One gene controls sex preference in mate choice
Peg13 regulates genes for behavioral control
The Peg13 gene plays an essential role in the development of social brain functions and in mate choice. Maryam Keshavarz and Diethard Tautz of the Max Planck Institute for Evolutionary Biology have shown this with the help of behavioral experiments in mice. The gene is also found in humans.
Normally, both gene copies inherited from the mother and father are active in the offspring. However, the mammalian genome contains about a hundred genes in which only one of the parental copies is active. This phenomenon is called "genomic imprinting" and occurs primarily in mammals. The gene Peg13 (paternally expressed gene 13) is active only on the paternal chromosome and has a key role in the regulation of brain development. Animals carrying a mutation of this gene prefer same-sex mates, show higher levels of anxiety, decreased activity and curiosity, and a lack of maternal care.
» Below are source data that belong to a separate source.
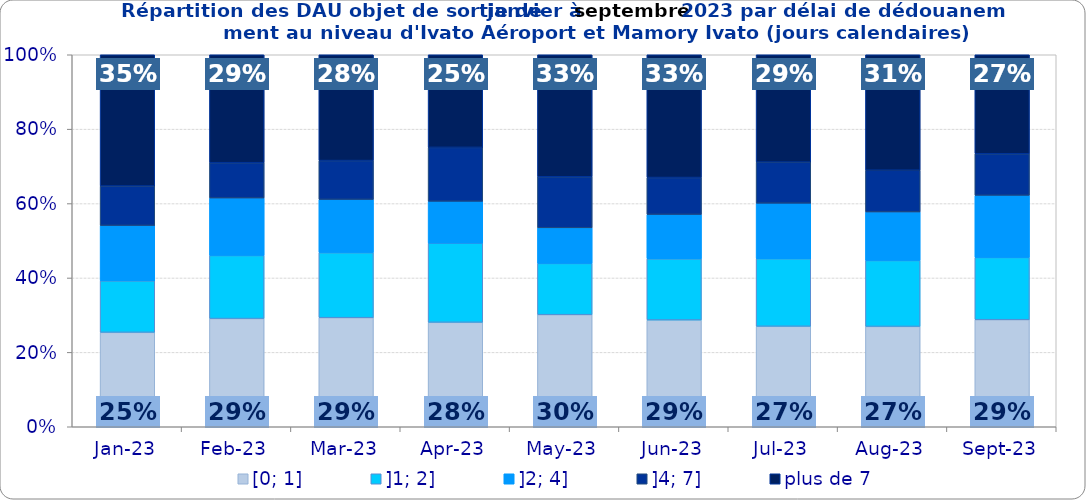
| Category | [0; 1] | ]1; 2] | ]2; 4] | ]4; 7] | plus de 7 |
|---|---|---|---|---|---|
| 2023-01-01 | 0.254 | 0.138 | 0.149 | 0.106 | 0.353 |
| 2023-02-01 | 0.291 | 0.17 | 0.155 | 0.095 | 0.29 |
| 2023-03-01 | 0.293 | 0.175 | 0.143 | 0.104 | 0.284 |
| 2023-04-01 | 0.281 | 0.213 | 0.113 | 0.145 | 0.249 |
| 2023-05-01 | 0.301 | 0.138 | 0.096 | 0.137 | 0.328 |
| 2023-06-01 | 0.287 | 0.165 | 0.119 | 0.099 | 0.33 |
| 2023-07-01 | 0.27 | 0.182 | 0.149 | 0.11 | 0.289 |
| 2023-08-01 | 0.27 | 0.177 | 0.13 | 0.112 | 0.31 |
| 2023-09-01 | 0.288 | 0.167 | 0.167 | 0.112 | 0.266 |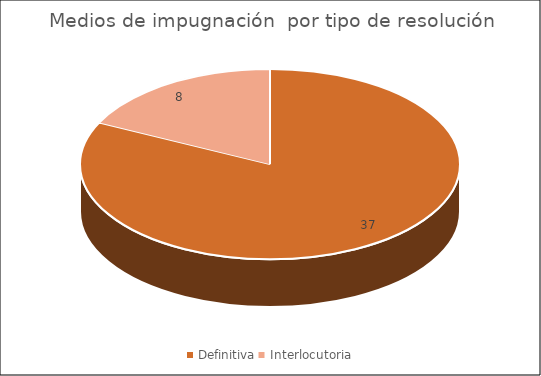
| Category | Medios de impugnación  por tipo de resolución |
|---|---|
| Definitiva | 37 |
| Interlocutoria | 8 |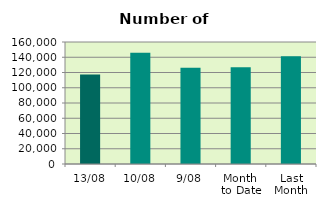
| Category | Series 0 |
|---|---|
| 13/08 | 117376 |
| 10/08 | 145994 |
| 9/08 | 126256 |
| Month 
to Date | 126864.444 |
| Last
Month | 141432.273 |

Peg13 is required for the regulation of genes with basic synapse and receptor functions, as well as for the regulation of a number of other genes that show genomic imprinting and control of behavioral responses. When Peg13 is absent, the differences between male and female brains become greater, meaning the normal role of the gene is to make the brains of the sexes more similar to each other. Peg13 is expressed only as RNA and does not code for a protein. The gene sequence evolves very rapidly in evolutionary terms and it is therefore possible that it is also involved in speciation processes via the control of mate preference.